> Task goal
Reproduce the entries word for word but drop every picture.

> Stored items
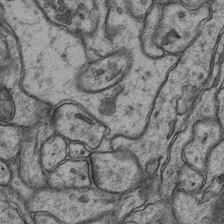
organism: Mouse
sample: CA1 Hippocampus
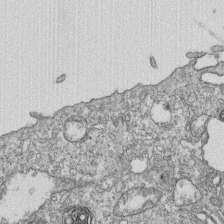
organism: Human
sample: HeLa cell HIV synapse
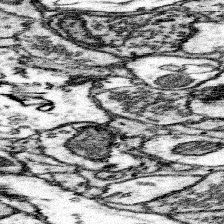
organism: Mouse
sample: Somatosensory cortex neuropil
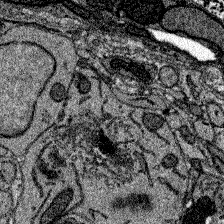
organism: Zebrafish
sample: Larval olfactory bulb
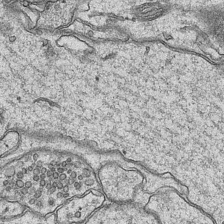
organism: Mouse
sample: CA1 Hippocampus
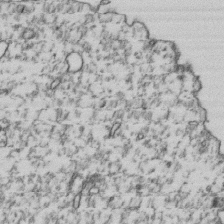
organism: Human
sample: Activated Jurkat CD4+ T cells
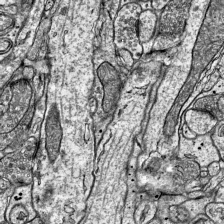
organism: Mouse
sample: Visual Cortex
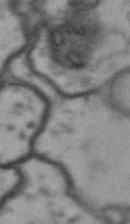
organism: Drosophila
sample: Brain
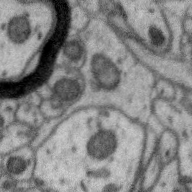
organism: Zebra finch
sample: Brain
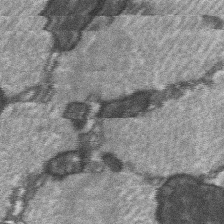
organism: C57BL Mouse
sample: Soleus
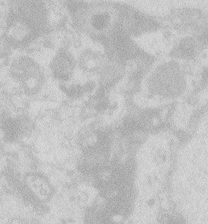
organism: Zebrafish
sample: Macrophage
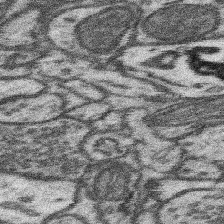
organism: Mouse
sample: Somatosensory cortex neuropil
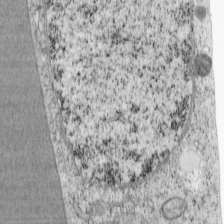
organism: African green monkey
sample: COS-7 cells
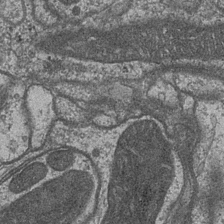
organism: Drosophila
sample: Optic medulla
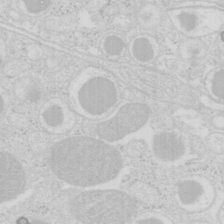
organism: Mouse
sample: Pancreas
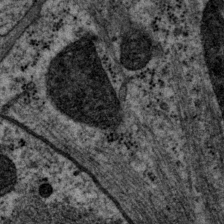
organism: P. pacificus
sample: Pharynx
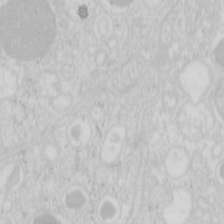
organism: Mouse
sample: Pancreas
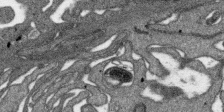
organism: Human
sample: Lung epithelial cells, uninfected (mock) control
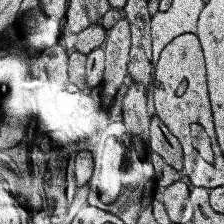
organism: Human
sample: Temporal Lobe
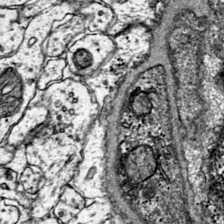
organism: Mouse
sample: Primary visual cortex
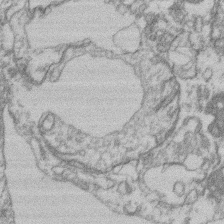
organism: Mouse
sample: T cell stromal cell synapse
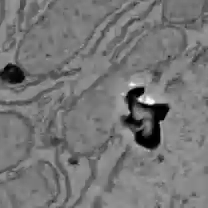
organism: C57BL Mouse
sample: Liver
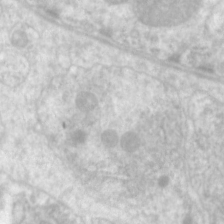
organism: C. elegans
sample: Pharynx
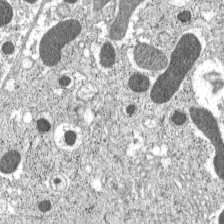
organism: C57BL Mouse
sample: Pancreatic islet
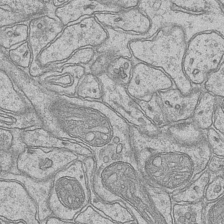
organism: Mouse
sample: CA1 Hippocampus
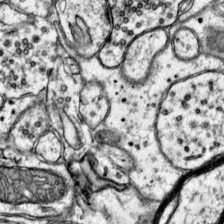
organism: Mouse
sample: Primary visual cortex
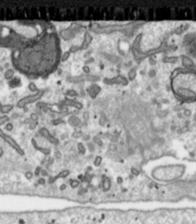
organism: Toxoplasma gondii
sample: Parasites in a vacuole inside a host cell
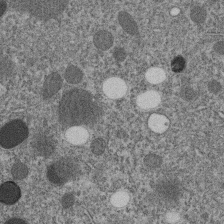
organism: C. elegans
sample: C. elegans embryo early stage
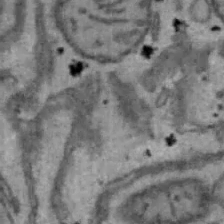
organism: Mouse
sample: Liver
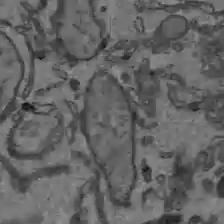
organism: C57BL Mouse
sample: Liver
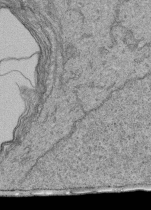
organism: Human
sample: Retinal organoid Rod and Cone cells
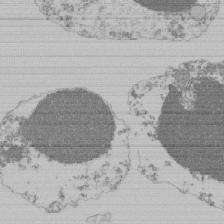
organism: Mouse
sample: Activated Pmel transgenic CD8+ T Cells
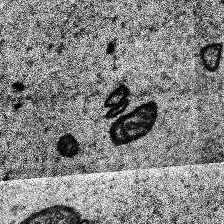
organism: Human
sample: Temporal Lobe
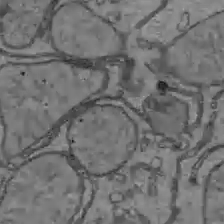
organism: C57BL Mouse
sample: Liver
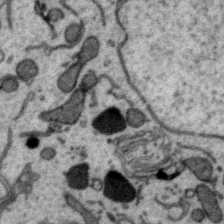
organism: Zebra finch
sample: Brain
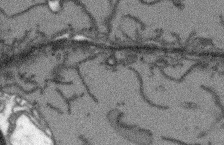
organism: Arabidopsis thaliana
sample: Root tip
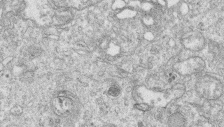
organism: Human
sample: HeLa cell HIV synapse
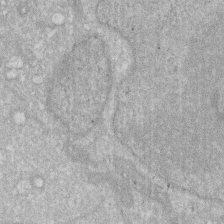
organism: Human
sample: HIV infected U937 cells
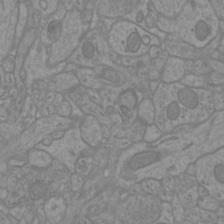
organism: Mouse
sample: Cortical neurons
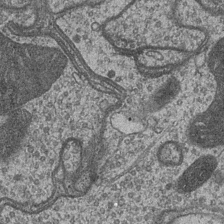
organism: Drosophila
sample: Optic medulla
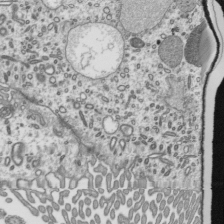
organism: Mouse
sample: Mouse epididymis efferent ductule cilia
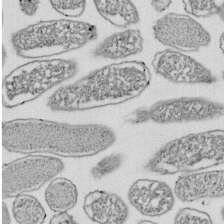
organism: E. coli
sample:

> Exercise result
organism: Mouse
sample: CA1 Hippocampus
organism: Human
sample: HeLa cell HIV synapse
organism: Mouse
sample: Somatosensory cortex neuropil
organism: Zebrafish
sample: Larval olfactory bulb
organism: Mouse
sample: CA1 Hippocampus
organism: Human
sample: Activated Jurkat CD4+ T cells
organism: Mouse
sample: Visual Cortex
organism: Drosophila
sample: Brain
organism: Zebra finch
sample: Brain
organism: C57BL Mouse
sample: Soleus
organism: Zebrafish
sample: Macrophage
organism: Mouse
sample: Somatosensory cortex neuropil
organism: African green monkey
sample: COS-7 cells
organism: Drosophila
sample: Optic medulla
organism: Mouse
sample: Pancreas
organism: P. pacificus
sample: Pharynx
organism: Mouse
sample: Pancreas
organism: Human
sample: Lung epithelial cells, uninfected (mock) control
organism: Human
sample: Temporal Lobe
organism: Mouse
sample: Primary visual cortex
organism: Mouse
sample: T cell stromal cell synapse
organism: C57BL Mouse
sample: Liver
organism: C. elegans
sample: Pharynx
organism: C57BL Mouse
sample: Pancreatic islet
organism: Mouse
sample: CA1 Hippocampus
organism: Mouse
sample: Primary visual cortex
organism: Toxoplasma gondii
sample: Parasites in a vacuole inside a host cell
organism: C. elegans
sample: C. elegans embryo early stage
organism: Mouse
sample: Liver
organism: C57BL Mouse
sample: Liver
organism: Human
sample: Retinal organoid Rod and Cone cells
organism: Mouse
sample: Activated Pmel transgenic CD8+ T Cells
organism: Human
sample: Temporal Lobe
organism: C57BL Mouse
sample: Liver
organism: Zebra finch
sample: Brain
organism: Arabidopsis thaliana
sample: Root tip
organism: Human
sample: HeLa cell HIV synapse
organism: Human
sample: HIV infected U937 cells
organism: Mouse
sample: Cortical neurons
organism: Drosophila
sample: Optic medulla
organism: Mouse
sample: Mouse epididymis efferent ductule cilia
organism: E. coli
sample:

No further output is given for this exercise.